Slant’s Aaron Cutler was equally taken with Filho’s film, which was barely finished in time for the festival. “I was at [the] first press screening, and have rarely felt so excited watching a new film,” Cutler writes. “This story of how a suburban neighborhood’s residents react to their new security guards stands rooted in the past, though what that history is exactly and how it affects each character takes an entire film to figure out.” Kevin Lee also describes Neighboring Sounds as “best in show,” adding, “The characters intermingle in any number of impeccably crafted scenes; issues of class, race and power bubble beneath their interactions, revealing societal holes in Brazil’s current economic boom.
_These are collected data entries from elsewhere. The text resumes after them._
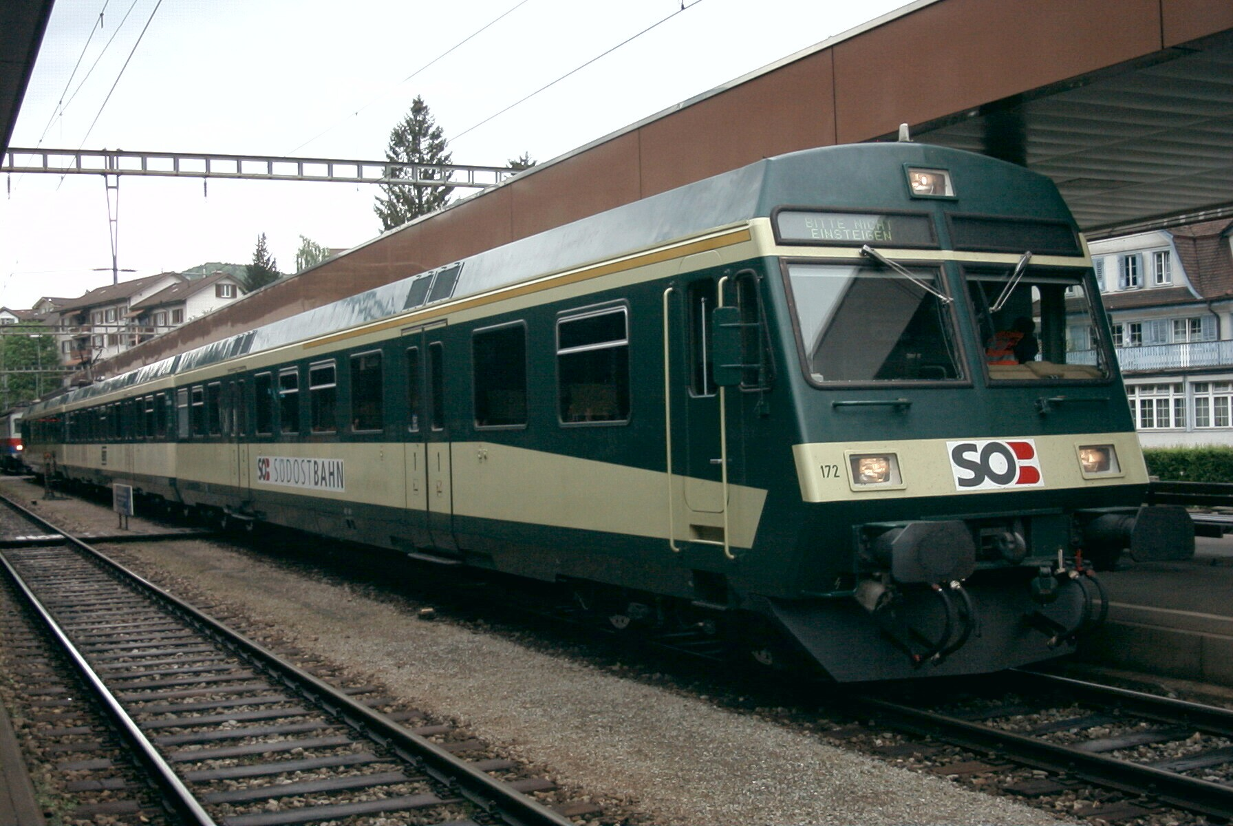 SOB RBDe 566 072 - B 374 - ABt 172 in Herisau, jedes Fahrzeug mit einem anderen Signet. Steuerwagen mit neuem SOB-Signet nach Fusion.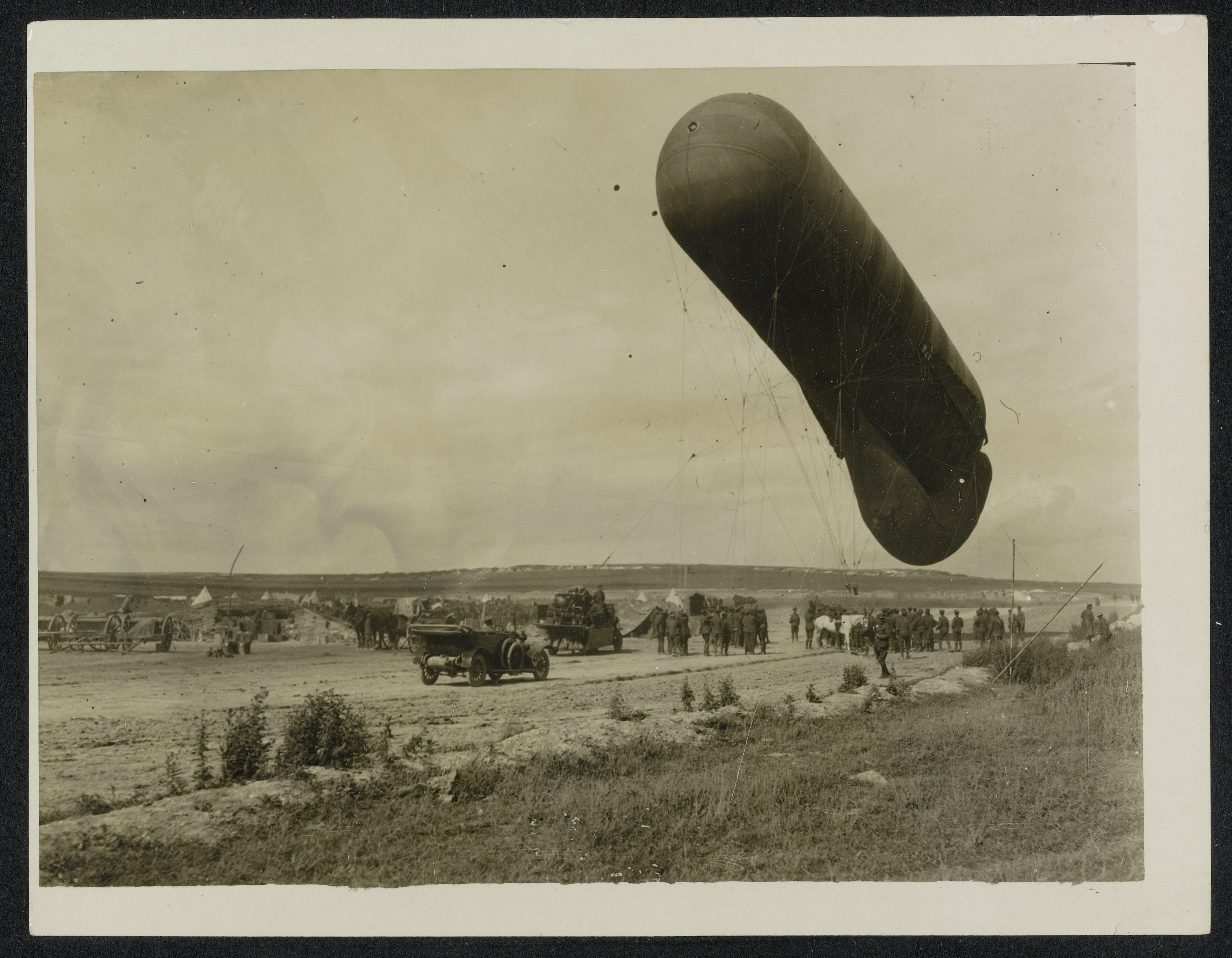 Kite balloon descending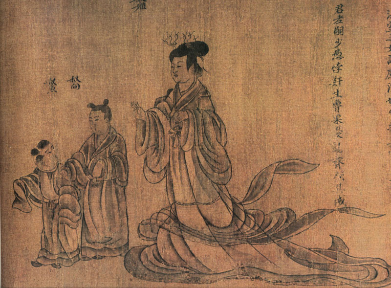 晉朝畫家顧凱之所作《列女仁智圖》中叔向、叔魚母子部分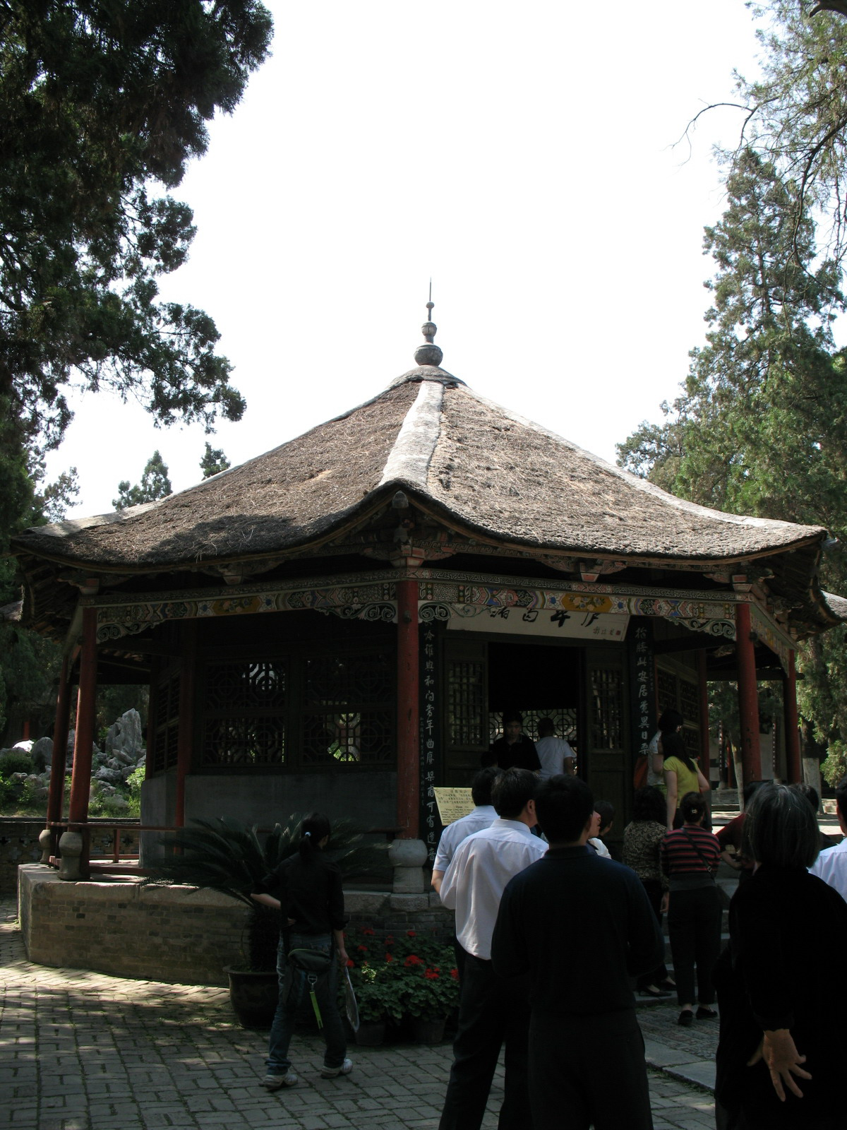 Nanyang Memorial Temple to Wuhou 河南南阳武侯祠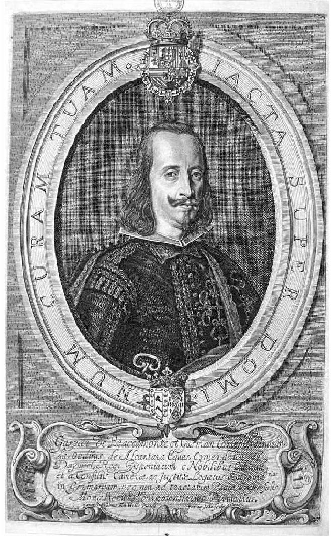 Grabado del III Conde de Peñaranda, don Gaspar de Bracamonte y Guzmán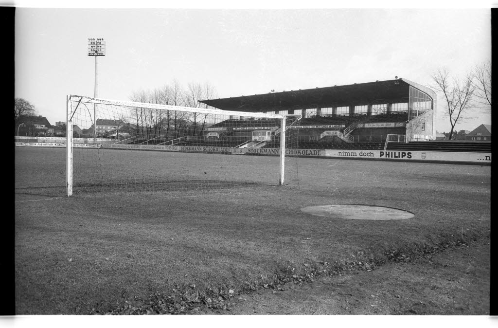 Holsteinstadion am Westring 501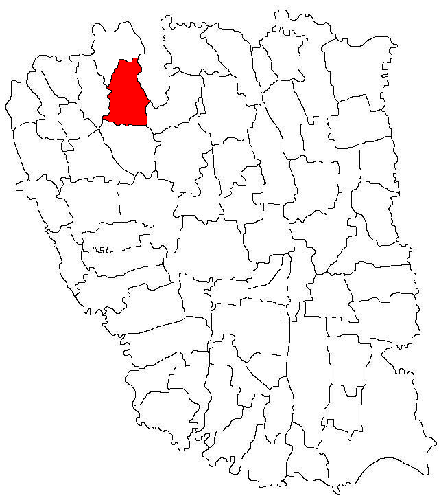 Categorie:Hărţi ale judeţului Galaţi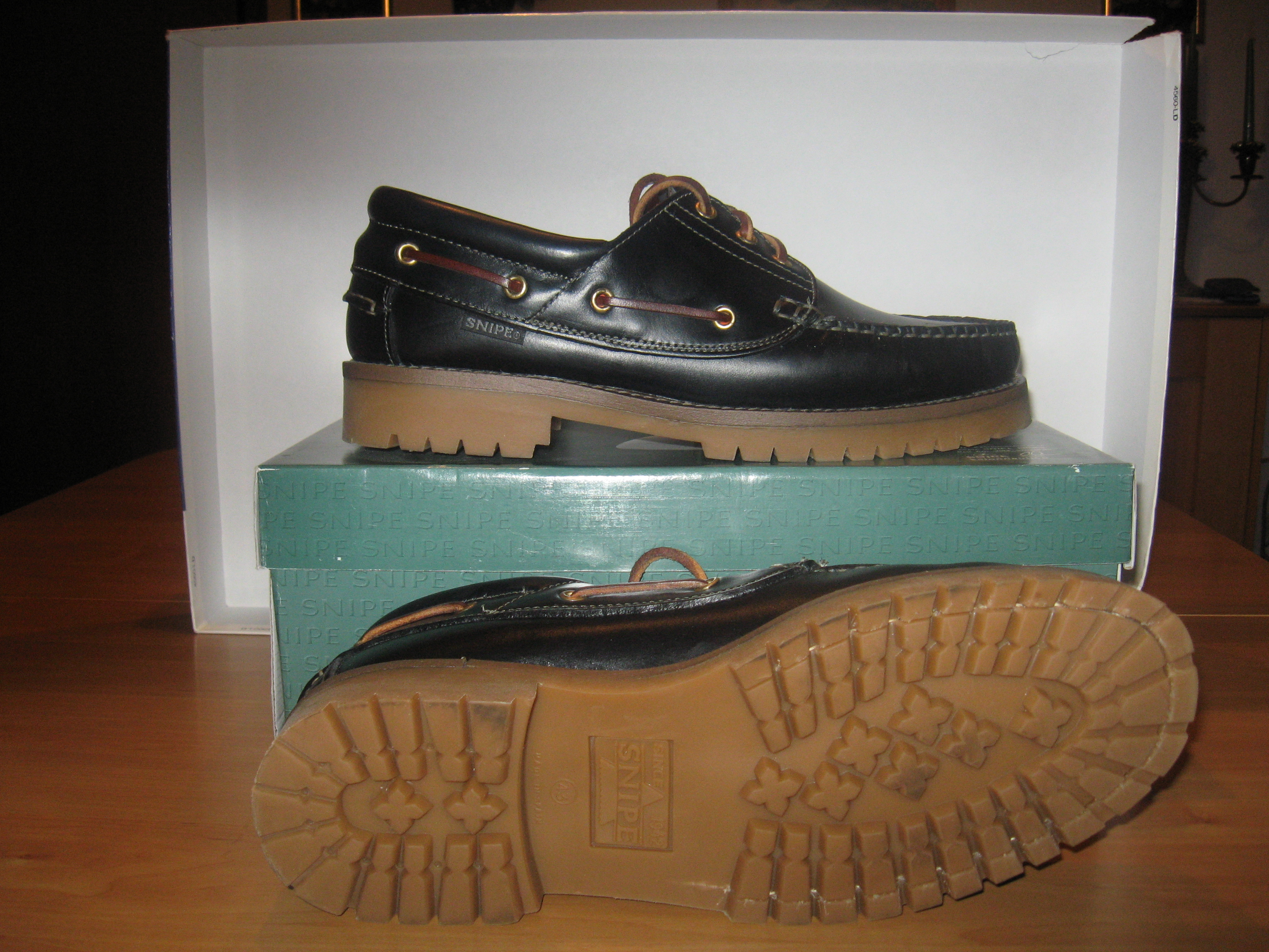 Ein robuster Bootsschuh in der seitlichen Ansicht

With over a dozen featured characters, the outstanding ensemble deserves comparison with the best of Altman, and is topped only by Filho’s tremendous precision with camerawork and dialogue.”
J. Hoberman weighs in on the Chrysler-sponsored, Clint Eastwood-narrated “Halftime in America” Super Bowl advertisement that sent some political pundits off the rails last week. “[It] was a most effective bit of political theater—maybe the best of its kind since Ronald Reagan’s 1984 ‘Morning in America.’ Like that ad, ‘Halftime’ is a dense yet leisurely montage,” writes Hoberman. He considers that montage in detail before jumping into a broader consideration of an “Obama-inflected Hollywood cinema.”
The Washington Post reports that actor Peter Breck died last week. Though best known for his role in the Western television series The Big Valley, cinephiles will recognize him from his parts in Samuel Fuller’s Shock Corridor as well as Thunder Road and I Want to Live!. He was 82.
New York’s Film Forum opened a three week, 42 film retrospective of Hollywood innovator William Wellman Friday with his 1927 flyboy movie (and recipient of the first Best Picture Oscar) Wings before moving through several of his lesser known titles this week. Terrence Rafferty writes for the The New York Times, “Wellman’s movies are much better known than he is, in part because they’re so different from one another that it can be difficult to remember that the same director who made the classic gangster film The Public Enemy (1931) was also responsible for the wonderful screwball comedies Nothing Sacred (1937) and Roxie Hart (1942), the original Star Is Born (1937), the stark western The Ox-Bow Incident (1943) and the extraordinarily moving World War II drama The Story of G.I. Joe (1945). He’s a hard man to get a fix on; you think for a moment that you’ve got him in your sights, and then he’s gone.” Meanwhile, Film Comment retrieves a nuanced auteurist consideration of Wellman’s work penned in 2004 by French director Bertrand Tavernier.